Trasferita. Reparto bolla. Tampone. Le parole del medico mi arrivano a tratti come se qualcuno le strappasse dalla sua bocca.
“Se la trasferite in reparto, dovete fare gli esami?” chiedo alzando il volume della mia voce che dalla bocca fa il giro della testa ed entra nelle orecchie, ma non lo fa nell’ordine giusto: rimbomba come in una stanza vuota.
“Non si preoccupi, venga, ne parliamo”
Avviso mio fratello.
“Io stamani dovrei andare…”
Non lo faccio finire.
“Vado io, in due non ci fanno passare. Andrai stasera dopo che l’hanno sistemata in reparto”
Prendo le chiavi dell’auto e esco di casa. Il medico mi assicura che, in reparto non faranno nessun esame invasivo e aggiunge “Se la vuole salutare” e mi indica la strada della sera prima. Mia mamma è sveglia.
“Sei venuta a riportarmi a casa?”
Deglutisco.
“Ti devono fare una cura che solo in ospedale possono fare. Un giorno o due e ritorni a casa”
“State tranquilli, le infermiere sono tutte gentili, le capisco male con la mascherina ma sono gentili” dice
Conosco il suo terrore che ha per l’ospedale. La saluto e torno a casa in attesa. Il telefono squilla “Sua mamma è peggiorata” mi dice l’uomo al telefono, dopo essersi presentato “non è più cosciente” aggiunge.
“Vengo subito, la posso vedere?”
“No, è ancora qui, nel reparto bolla in attesa dell’esito del tampone”

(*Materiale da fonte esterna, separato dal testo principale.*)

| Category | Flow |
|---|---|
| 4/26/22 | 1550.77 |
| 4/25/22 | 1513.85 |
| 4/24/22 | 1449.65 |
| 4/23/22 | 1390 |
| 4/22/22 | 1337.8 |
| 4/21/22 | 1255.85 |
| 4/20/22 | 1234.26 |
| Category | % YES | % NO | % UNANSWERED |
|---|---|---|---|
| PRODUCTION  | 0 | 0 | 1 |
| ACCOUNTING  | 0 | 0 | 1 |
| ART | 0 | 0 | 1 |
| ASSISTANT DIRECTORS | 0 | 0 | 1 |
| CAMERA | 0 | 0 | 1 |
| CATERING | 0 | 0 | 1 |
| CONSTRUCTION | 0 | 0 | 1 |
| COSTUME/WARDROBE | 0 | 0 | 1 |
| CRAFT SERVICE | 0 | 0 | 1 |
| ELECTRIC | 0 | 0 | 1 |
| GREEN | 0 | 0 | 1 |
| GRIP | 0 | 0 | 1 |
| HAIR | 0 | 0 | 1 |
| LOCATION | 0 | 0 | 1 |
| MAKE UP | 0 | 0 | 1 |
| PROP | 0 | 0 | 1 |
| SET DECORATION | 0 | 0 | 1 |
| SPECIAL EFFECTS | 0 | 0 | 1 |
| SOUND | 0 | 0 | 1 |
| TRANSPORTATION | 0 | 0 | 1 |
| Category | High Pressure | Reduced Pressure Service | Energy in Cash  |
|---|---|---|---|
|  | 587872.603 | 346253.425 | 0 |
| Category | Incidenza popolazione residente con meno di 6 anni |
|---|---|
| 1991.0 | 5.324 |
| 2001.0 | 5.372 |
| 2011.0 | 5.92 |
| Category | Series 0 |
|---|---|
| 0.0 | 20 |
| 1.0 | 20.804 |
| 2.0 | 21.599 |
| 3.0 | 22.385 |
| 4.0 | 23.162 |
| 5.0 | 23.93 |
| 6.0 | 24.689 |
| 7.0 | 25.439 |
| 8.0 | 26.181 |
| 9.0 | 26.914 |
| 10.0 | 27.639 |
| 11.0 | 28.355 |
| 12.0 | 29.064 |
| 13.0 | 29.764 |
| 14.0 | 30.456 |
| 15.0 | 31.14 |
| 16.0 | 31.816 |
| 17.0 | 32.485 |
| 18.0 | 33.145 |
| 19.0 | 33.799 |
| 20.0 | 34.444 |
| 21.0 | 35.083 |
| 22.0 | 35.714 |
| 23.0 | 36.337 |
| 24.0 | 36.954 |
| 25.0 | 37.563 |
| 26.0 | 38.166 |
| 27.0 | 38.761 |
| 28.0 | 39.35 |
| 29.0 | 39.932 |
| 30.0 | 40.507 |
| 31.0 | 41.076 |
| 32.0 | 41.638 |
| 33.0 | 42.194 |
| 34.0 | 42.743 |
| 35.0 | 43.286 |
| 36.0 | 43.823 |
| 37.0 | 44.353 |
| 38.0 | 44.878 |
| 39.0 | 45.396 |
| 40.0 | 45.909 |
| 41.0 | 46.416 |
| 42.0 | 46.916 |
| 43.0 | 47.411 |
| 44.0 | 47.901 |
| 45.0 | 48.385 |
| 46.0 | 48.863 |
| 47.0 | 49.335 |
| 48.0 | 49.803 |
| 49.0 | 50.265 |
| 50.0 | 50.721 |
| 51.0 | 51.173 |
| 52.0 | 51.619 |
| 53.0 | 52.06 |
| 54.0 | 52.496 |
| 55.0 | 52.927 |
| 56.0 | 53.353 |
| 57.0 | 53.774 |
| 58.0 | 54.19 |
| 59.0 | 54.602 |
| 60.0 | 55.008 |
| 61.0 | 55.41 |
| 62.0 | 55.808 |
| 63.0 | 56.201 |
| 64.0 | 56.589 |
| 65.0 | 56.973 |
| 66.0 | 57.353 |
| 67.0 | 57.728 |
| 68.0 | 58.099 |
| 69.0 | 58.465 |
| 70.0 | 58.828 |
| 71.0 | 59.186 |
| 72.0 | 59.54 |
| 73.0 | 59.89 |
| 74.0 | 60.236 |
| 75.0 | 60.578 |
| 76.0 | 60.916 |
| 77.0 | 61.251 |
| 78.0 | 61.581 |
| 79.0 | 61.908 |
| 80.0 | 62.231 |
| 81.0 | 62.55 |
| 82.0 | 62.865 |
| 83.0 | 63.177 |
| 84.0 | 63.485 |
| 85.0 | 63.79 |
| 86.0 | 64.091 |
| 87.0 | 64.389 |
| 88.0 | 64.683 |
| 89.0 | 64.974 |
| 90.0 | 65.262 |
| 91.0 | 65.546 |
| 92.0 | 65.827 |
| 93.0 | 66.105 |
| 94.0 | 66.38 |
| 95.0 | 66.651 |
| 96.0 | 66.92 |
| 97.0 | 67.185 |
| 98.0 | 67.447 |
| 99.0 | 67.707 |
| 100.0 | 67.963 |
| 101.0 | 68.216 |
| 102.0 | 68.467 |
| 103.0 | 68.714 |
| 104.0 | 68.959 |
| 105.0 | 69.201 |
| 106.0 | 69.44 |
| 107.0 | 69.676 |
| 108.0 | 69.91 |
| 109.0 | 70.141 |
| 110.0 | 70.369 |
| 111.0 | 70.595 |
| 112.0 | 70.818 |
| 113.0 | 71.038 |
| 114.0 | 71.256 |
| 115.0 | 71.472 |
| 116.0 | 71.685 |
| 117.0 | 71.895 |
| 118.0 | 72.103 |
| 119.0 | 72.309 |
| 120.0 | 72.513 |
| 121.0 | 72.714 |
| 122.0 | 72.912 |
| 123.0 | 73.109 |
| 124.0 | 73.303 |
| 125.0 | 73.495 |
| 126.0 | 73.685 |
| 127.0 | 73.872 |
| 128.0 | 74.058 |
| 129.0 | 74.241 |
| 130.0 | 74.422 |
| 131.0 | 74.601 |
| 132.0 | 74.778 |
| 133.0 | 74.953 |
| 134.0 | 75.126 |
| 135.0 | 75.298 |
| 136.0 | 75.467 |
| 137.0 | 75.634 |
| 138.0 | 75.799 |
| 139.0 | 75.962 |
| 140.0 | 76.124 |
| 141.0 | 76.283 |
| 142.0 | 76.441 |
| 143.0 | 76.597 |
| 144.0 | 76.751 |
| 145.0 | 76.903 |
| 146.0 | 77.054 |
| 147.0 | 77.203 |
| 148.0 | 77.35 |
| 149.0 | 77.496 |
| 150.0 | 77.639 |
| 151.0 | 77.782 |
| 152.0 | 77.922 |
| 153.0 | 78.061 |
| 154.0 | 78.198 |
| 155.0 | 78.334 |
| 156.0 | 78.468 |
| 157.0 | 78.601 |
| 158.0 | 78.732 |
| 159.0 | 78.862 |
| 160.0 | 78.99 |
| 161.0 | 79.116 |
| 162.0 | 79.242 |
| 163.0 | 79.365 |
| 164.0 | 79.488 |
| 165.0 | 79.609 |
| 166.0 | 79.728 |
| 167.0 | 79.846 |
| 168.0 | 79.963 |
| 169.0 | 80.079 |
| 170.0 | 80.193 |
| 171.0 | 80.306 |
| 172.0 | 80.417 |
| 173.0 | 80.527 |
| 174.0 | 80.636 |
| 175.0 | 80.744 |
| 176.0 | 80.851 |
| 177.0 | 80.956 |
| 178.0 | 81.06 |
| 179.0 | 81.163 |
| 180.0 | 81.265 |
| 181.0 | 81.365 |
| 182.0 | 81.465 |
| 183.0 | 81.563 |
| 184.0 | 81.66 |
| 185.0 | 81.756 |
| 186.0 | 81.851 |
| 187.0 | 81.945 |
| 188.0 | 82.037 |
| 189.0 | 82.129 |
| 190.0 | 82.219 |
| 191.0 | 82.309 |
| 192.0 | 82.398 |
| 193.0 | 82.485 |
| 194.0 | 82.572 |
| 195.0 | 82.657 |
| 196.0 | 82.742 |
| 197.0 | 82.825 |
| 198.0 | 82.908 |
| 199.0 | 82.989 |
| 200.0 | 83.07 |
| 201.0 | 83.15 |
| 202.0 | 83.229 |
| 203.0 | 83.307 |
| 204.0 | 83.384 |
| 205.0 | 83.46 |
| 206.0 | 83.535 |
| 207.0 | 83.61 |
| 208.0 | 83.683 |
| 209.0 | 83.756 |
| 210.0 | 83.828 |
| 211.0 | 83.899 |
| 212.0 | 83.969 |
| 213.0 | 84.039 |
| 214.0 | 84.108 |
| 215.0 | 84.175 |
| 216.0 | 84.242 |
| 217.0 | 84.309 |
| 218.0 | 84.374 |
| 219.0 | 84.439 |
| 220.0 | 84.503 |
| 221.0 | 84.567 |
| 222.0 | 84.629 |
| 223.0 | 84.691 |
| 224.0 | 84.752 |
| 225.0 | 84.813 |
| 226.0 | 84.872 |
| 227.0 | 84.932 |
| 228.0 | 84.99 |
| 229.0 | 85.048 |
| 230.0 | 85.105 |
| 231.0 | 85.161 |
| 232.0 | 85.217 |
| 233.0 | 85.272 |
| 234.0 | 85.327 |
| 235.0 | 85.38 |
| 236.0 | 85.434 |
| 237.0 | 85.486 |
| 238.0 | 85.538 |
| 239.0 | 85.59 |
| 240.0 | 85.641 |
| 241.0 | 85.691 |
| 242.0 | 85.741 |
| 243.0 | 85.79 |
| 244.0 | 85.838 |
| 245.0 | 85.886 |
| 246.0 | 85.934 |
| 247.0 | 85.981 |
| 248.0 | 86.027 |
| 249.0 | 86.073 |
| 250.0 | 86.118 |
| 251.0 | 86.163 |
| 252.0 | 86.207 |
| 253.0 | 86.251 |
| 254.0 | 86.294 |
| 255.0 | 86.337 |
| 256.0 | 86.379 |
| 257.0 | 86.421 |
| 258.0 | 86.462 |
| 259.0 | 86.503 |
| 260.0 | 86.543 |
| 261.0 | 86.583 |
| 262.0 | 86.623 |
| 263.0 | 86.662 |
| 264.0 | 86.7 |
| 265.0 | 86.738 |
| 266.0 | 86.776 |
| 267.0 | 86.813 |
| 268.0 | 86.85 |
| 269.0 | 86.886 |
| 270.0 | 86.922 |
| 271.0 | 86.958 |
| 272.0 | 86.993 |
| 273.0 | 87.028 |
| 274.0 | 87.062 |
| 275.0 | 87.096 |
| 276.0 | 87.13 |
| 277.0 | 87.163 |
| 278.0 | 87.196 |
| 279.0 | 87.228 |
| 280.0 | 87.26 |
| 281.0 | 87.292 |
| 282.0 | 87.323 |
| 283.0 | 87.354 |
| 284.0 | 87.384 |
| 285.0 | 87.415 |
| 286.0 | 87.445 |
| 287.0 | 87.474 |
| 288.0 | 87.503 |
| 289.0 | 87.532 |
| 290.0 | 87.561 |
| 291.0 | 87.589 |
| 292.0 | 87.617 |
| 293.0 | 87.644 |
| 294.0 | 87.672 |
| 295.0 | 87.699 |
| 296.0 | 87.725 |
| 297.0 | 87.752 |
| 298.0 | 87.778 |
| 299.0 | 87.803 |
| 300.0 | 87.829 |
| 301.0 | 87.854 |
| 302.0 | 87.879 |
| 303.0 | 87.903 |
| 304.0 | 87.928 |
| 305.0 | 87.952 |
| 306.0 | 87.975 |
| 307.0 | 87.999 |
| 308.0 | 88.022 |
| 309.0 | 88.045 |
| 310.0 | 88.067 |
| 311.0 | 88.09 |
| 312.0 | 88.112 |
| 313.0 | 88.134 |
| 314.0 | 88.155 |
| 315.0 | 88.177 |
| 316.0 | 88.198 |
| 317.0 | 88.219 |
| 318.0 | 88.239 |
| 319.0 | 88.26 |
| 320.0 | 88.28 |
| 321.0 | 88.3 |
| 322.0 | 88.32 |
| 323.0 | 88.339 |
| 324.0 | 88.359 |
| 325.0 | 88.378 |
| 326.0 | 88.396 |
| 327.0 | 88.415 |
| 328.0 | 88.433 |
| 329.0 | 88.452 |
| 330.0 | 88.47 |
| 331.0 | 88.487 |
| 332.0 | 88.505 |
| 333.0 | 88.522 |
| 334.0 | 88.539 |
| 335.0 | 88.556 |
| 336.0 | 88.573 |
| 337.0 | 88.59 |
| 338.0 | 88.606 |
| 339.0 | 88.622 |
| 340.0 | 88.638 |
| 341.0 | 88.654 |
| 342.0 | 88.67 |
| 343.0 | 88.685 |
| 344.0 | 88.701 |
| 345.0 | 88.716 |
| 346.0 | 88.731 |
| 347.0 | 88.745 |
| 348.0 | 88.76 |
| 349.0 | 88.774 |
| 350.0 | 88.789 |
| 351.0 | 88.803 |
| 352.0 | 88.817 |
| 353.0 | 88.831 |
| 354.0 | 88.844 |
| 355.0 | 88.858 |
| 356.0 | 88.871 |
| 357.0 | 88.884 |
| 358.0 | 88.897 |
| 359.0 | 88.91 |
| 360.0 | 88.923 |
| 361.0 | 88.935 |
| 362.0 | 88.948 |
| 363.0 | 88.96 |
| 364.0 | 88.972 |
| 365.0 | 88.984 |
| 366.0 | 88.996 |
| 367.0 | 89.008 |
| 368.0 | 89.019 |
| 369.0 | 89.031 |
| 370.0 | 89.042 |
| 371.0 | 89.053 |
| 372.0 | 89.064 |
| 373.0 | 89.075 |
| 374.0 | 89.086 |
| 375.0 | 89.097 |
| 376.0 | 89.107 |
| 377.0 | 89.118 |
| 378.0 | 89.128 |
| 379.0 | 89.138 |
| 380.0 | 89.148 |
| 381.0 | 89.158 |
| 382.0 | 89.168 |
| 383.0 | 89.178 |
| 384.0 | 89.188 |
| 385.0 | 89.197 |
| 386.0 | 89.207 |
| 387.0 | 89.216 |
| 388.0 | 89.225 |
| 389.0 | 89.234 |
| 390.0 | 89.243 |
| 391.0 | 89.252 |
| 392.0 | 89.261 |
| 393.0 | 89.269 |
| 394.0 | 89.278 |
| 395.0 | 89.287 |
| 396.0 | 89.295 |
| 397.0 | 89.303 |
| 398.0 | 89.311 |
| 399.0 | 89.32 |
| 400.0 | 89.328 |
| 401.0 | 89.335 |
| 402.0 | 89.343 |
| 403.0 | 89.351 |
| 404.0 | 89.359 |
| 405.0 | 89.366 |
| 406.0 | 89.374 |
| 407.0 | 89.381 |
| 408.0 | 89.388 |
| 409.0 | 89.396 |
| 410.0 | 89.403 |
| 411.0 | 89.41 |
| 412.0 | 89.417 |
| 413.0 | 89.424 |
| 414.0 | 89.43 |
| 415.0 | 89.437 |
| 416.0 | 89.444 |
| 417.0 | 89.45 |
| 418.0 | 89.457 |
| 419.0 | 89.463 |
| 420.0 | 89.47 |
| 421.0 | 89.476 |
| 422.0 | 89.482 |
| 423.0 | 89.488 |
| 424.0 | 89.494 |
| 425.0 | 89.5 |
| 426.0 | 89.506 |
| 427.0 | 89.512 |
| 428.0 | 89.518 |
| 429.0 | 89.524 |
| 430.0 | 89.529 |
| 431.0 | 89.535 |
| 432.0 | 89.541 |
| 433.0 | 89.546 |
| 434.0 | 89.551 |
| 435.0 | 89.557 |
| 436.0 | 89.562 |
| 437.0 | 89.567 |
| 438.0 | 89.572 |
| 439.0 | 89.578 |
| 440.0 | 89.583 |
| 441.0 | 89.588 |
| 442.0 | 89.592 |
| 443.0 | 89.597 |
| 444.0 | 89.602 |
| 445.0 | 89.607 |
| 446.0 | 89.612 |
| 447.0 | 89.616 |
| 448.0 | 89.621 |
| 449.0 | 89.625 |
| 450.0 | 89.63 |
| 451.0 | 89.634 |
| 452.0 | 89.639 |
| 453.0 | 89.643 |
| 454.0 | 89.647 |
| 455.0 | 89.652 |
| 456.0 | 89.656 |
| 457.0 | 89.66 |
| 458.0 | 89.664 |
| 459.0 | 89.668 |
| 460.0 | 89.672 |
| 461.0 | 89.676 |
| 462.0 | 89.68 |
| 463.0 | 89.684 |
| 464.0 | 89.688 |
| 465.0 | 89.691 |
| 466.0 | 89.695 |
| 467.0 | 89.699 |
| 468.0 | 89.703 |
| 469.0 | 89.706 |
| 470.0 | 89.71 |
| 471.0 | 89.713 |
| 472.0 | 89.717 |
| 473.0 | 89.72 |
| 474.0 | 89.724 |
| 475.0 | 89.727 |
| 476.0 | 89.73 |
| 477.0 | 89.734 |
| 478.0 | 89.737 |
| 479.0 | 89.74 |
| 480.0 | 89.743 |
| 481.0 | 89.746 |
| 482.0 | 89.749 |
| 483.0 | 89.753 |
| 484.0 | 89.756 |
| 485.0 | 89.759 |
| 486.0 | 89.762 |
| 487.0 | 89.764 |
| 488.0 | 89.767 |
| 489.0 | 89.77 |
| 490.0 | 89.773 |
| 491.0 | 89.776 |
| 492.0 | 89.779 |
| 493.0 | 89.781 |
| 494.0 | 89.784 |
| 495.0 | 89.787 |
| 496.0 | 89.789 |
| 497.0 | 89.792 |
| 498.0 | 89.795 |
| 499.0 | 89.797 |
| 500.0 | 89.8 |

Di nuovo quelle parole: reparto bolla, tampone. Le sento nella mia testa, come le campane il secondo giorno di novembre.
“Ma nemmeno un minuto?”
“Mi dispiace, ho fatto il possibile e l’impossibile per avere in tempo l’esito del tampone, l’unico modo per rivederla” l’uomo fa una pausa “se viene classificata come Covid 19, viene chiusa in un sacco nero”
Poteva darmi una bastonata in testa mi avrebbe fatto meno male. Quelle parole mi risvegliano dal torpore. In molti non hanno più rivisto i familiari. Io, ho una speranza. Lo ringrazio e chiudo il telefono. Dopo dieci minuti lo stesso medico mi chiama.
“Sua mamma è deceduta, il tampone è negativo. Tra poco sarà trasferita all’obitorio”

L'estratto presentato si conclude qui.